On the surface, adaptive control (AC) technology seems to be a viable alternative to software optimization. After all, AC senses cutting conditions and adjusts feed rates in real time. It can be directly connected to a CNC machine tool.
But there are a number of issues to consider if you’re thinking of investing in AC technology. The first is set-up and maintenance expense. Each CNC machine must be outfitted with its own AC – which can cost thousands of dollars per machine. Each must then be individually installed and configured, and ACs behave differently on different machines and controls. Once the AC is setup and finally operating correctly, as with any electro-mechanical system, there are also adjustment, reliability, and maintenance considerations.
Next, AC technology is a ‘reactive’ system. ACs adjust feed rates based on feedback they receive from the spindle drive motor – that is they adjust feed rates to maintain a constant load on the spindle drive. This type of optimization is appropriate for certain types of very rigid cutters that can take a heavy load, such as face mills or large end mills.
But, spindle load optimization cannot always provide the best feed rates for diverse cutting conditions. For example, a ramp cut does not always significantly increase spindle load. It increases the load on the axis motors as it becomes harder to push the cutter through material, but it doesn’t become equally difficult to turn the spindle (Figure 1). By the time it becomes difficult to turn the spindle, you better be hiding behind a scatter shield!
Another example is machining with today’s high-tech carbide insert milling cutters. They are designed to cut very freely (don’t require much horsepower for high volume removal rates). The goal for these cutters is to cut at an optimum chip thickness. But there is a point where the chip thickness becomes too great, causing the cutting edge to breakdown pre-maturely. This ultimately leads to early tool failure. Spindle load is a poor indicator for the maximum feed rate to use, since the increased load on the spindle is negligible – even if the feed rate is too high. By the time the AC adjusts the feed rate, it’s too late.
The bottom line is that AC technology is limited to adjustments based on when the spindle load crosses a pre-set threshold. It has no ‘knowledge’ of what the actual cutting conditions really are during the machining process, so it cannot accurately determine the ideal feed rate for every cut (Figure 2).
OptiPath, on the other hand, automatically adjusts feed rates based on the specific cutting conditions for each segment of the tool path. It is the only product available that optimizes feed rates based on solids verification technology. Rather than react to feedback from the spindle drive motor, OptiPath assigns the best feed rate based on the current cutting conditions (volume of material being removed, depth, width, and angle of cut).
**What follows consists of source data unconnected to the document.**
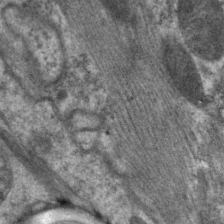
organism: C. elegans
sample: Pharynx
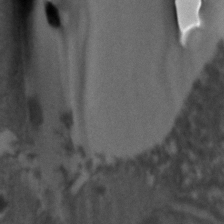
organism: Zebrafish
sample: Zebrafish embryo
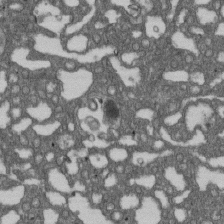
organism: Drosophila
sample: Nephrocyte
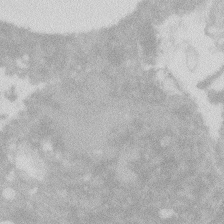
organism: Zebrafish
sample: Macrophage
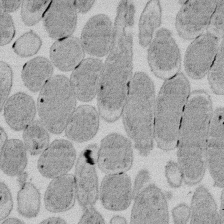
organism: E. coli
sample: Bacterial nucleoid
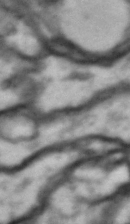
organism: Drosophila
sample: Brain
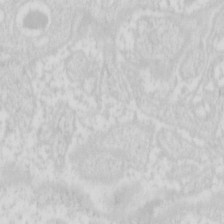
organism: Mouse
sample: Pancreas
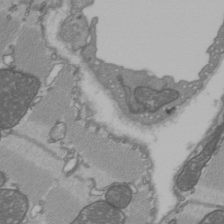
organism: C57BL Mouse
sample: Heart
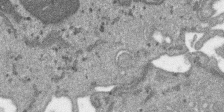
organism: Human
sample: Lung epithelial cells infected with SARS-CoV-2
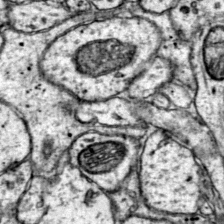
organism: Mouse
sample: Primary visual cortex
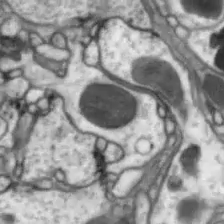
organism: Drosophila
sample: Optic lobe
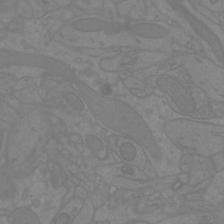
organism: Mouse
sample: Cortical neurons
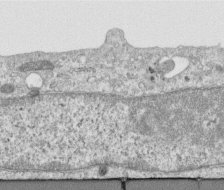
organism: Human
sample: Centriole in RPE cells
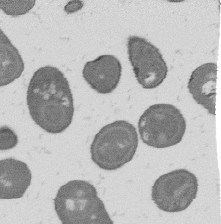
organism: B. subtilis
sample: Bacterial spore
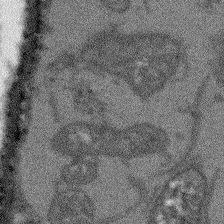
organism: Arabidopsis thaliana
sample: Root tip
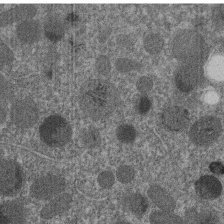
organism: C. elegans
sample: C. elegans embryo early stage
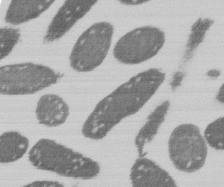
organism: E. coli
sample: Bacterial nucleoid
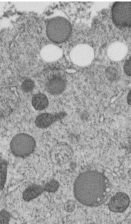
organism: C. elegans
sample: C. elegans embryo early stage
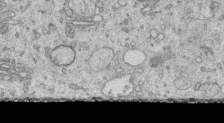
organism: Human
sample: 1205lu cells
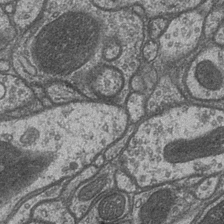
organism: Drosophila
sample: Optic medulla
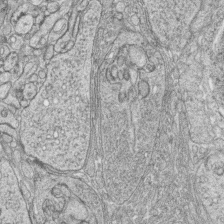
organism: Zebrafish
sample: synaptic ribbons in rod cells and cone cells
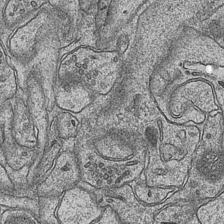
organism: Mouse
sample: CA1 Hippocampus
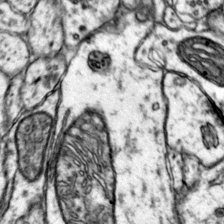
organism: Mouse
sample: Primary visual cortex
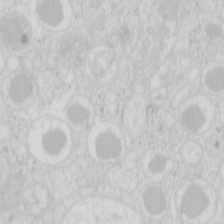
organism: Mouse
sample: Pancreas
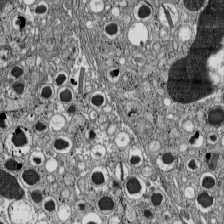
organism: C57BL Mouse
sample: Pancreatic islet
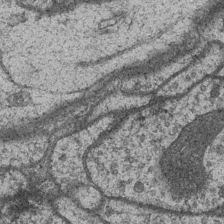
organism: Drosophila
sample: Optic medulla
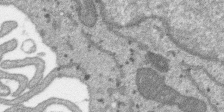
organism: Human
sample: Lung epithelial cells infected with SARS-CoV-2
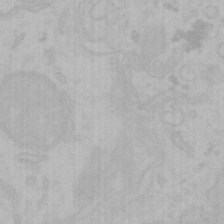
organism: Mouse
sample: Choroid plexus
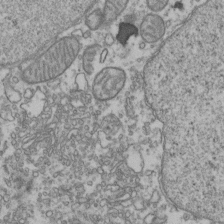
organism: Human
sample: Activated Jurkat CD4+ T cells
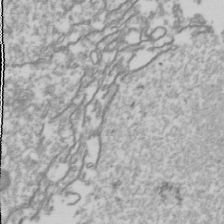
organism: Drosophila
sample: Cell division; meiosis; drosophila spermatocytes
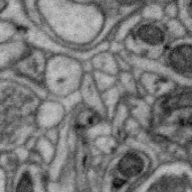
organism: Zebra finch
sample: Brain
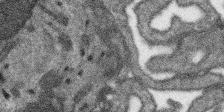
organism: Human
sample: Lung epithelial cells infected with SARS-CoV-2
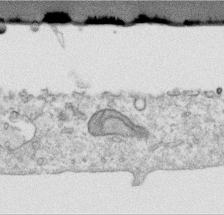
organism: Human
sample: Centriole in RPE cells
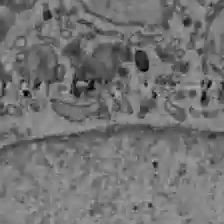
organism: C57BL Mouse
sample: Liver
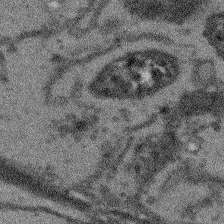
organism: Arabidopsis thaliana
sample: Root tip
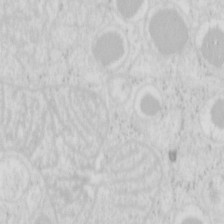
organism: Mouse
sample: Pancreas
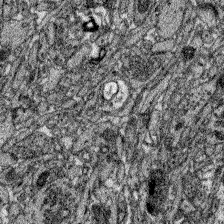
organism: Zebrafish
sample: Larval olfactory bulb
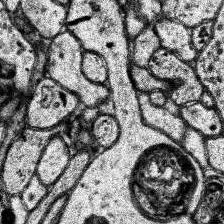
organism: Human
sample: Temporal Lobe
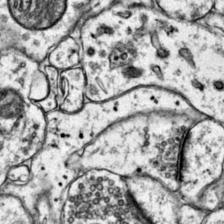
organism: Mouse
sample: Primary visual cortex
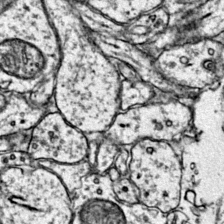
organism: Mouse
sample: Primary visual cortex
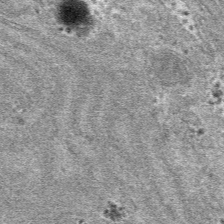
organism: Mouse
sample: Mouse hepatocytes
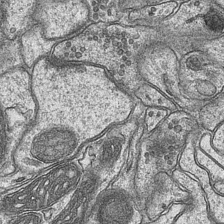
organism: Mouse
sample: CA1 Hippocampus
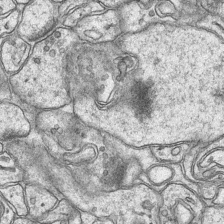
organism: Mouse
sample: CA1 Hippocampus
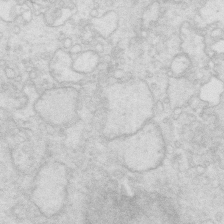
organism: Mouse
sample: Multiciliated cells
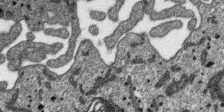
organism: Human
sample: Lung epithelial cells infected with SARS-CoV-2
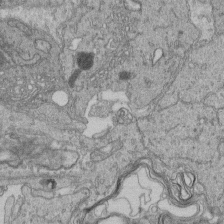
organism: Human
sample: Retinal organoid Rod and Cone cells
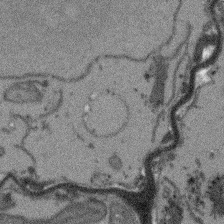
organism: Arabidopsis thaliana
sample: Root tip
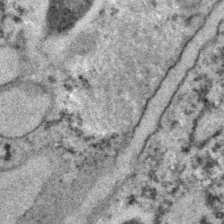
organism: C. elegans
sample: C. elegans embryo
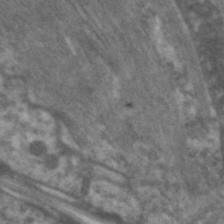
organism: C. elegans
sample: Pharynx
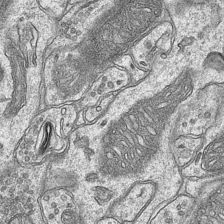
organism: Mouse
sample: CA1 Hippocampus
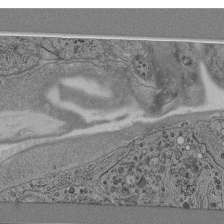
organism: C. elegans
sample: C. elegans pharynx
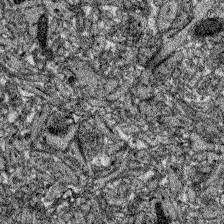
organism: Zebrafish
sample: Larval olfactory bulb
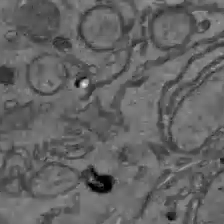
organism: C57BL Mouse
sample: Liver

Instead of striving for constant spindle load, OptiPath maintains a constant cutter load. In the ramping example, maintaining a constant cutter load produces safer feed rates. For high-tech milling cutters, maintaining a constant cutter load prolongs tool life. Sometimes it is desirable to maintain a constant chip thickness while cutting – a simple task for OptiPath, but something AC cannot do.
OptiPath is also a more cost effective method of feed rate optimization. A small number of software licenses can provide optimization capability for dozens of CNC machines – of all types, driven by all kinds of controls. An AC is limited to a single machine.